# Fishfinder battery for Kayak



## HandyAl (May 23, 2009)

I just got a Hummingbird PiranhaMax 170 FF. I trying to figure out what size battery to get. The smaller, the better. Specs it draws 75 mA with the light off and 160 mA with light on.

What size and kind of battery are you using?


----------



## Ken G (Apr 9, 2004)

I use a 12V 7amp hour battery similar to this one: http://www.batterystuff.com/batteries/upc-telecom/PS1270.html

I was in a hurry so I got mine at Radio Shack the day before a trip to Florida for around $30.00. It will run my depth finder longer than I can sit in my kayak. Make sure you use a low output charger or you will cook the battery.


----------



## Mykidsr1 (Mar 19, 2009)

Go to Gander and get the 12v (Most come with Chargers) deer feeder batteries.

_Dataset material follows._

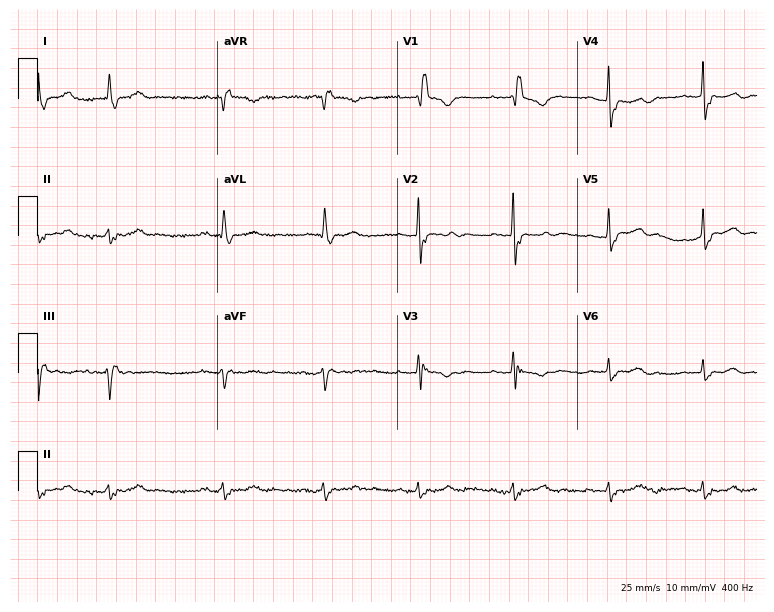
Resting 12-lead electrocardiogram. Patient: a female, 78 years old. The tracing shows right bundle branch block (RBBB).

To be honest they would probably sell more if they put them where you could actually find the stinking things......lol

Pick up lexal from Ace hardware or the Gahanna (SP?) Hardware store.
Pick up the connectors from Radio shack
Pick up the dry box from WalMart
Plugs from Lowes or Home Depot

Your set.


----------



## fishwendel2 (Nov 19, 2007)

You can buy a 12v battery and charger from Cabelas for $20 or they have them at Gander Mtn. They are hard to find...stumbled across them the other day after shopping there for many years. I would buy the Humingbird Kayak transducer kit from Capt Dicks http://www.captdick.net/NEW%20PRODUCTS.htm
Do not use the "marine grease" that comes with it. Use Lexel. If you dont want to but the kit you can pick up a $2 pool noodle from Walmart, cut out the shape of your transducer and glue the noodle to the bottom of your kayak. Pour some Lexel in the bottom and put your transducer in. Let it cure for several days before taking it out. Depending on your set up...I found a plug set up at West Marine for like 10 bucks and its 99.9% waterproof. I have the kayak kit and it works perfectly. Any questions about it pm me or shoot me an email.


----------